Les enduits incorporent de la paille de riz ou des balles de riz (kuleš-e gel, fel-e gel), ressource agricole abondante. Les débords de toit et passages périphériques multiplient les espaces semi-ouverts (balcons, coursives) pour offrir ombre, ventilation croisée et usages quotidiens (tissage, repas d’été).
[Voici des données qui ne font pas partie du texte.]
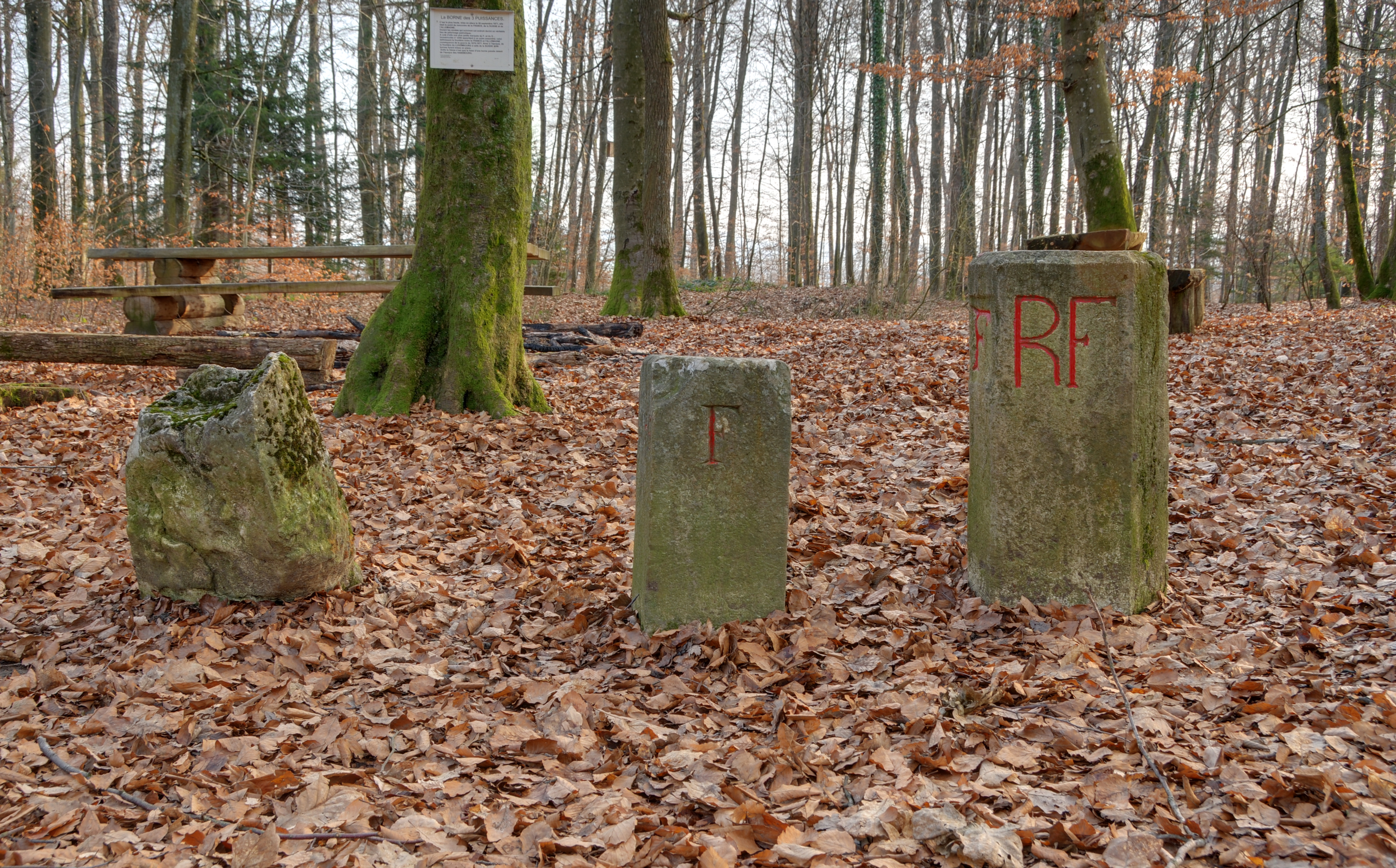 This photograph was taken with a Nikon D300 Site de la borne des Trois Puissances. A droite, la borne des trois puissances. Au milieu, une des bornes marquant la frontière entre la France et l'Allemagne (l'Alsace-Lorraine était annexée, conséquence de la guerre de 1870-1871). A gauche, ce n'est que la base d'une borne datant de l'époque des Habsbourg (HDR).
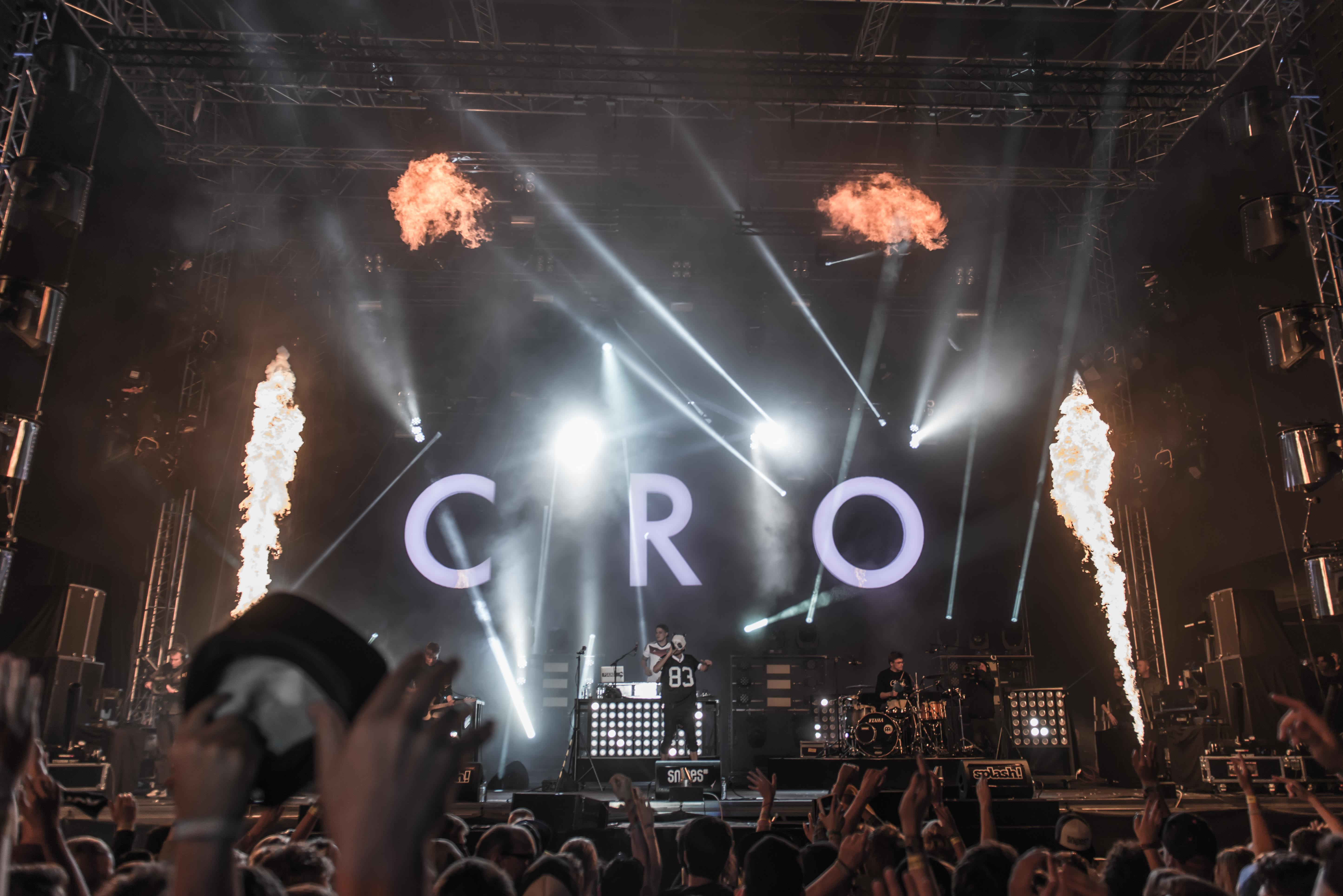 Cro auf der Vulcano Stage des Splash! Festival 2014

Préserver, montrer, transmettre
Le Musée du patrimoine rural du Gilân à Saravan (près de Rasht) a rassemblé et remonté des maisons traditionnelles authentiques provenant de différentes sous-régions de la province ; on y lit les variantes typologiques, les techniques de charpente et l’économie domestique (mosquées rurales, marchés, équipements agricoles). L’idée d’un tel écomusée s’est affirmée après le séisme de Manjil (1990), qui a accéléré les reconstructions et la disparition d’une part du bâti vernaculaire. Des campagnes de restauration se poursuivent encore sur ces maisons exposées à l’air libre.



Une leçon d’architecture climatique
Qu’elle soit de plaine, de piémont ou pastorale, la maison gilak reste une machine climatique douce : dilater l’ombre et la ventilation ; isoler du sol ; faire travailler l’épaisseur du toit ; accepter des usages réversibles selon la saison. Et, au-delà des formes, elle rappelle que l’architecture naît de relations : à un milieu humide, à des matériaux proches, à des cycles agricoles (riz, ver à soie) et à des mobilités saisonnières. Une écologie constructive dont Masuleh est l’icône spectaculaire, et que l’écomusée de Saravan s’efforce aujourd’hui de documenter et transmettre.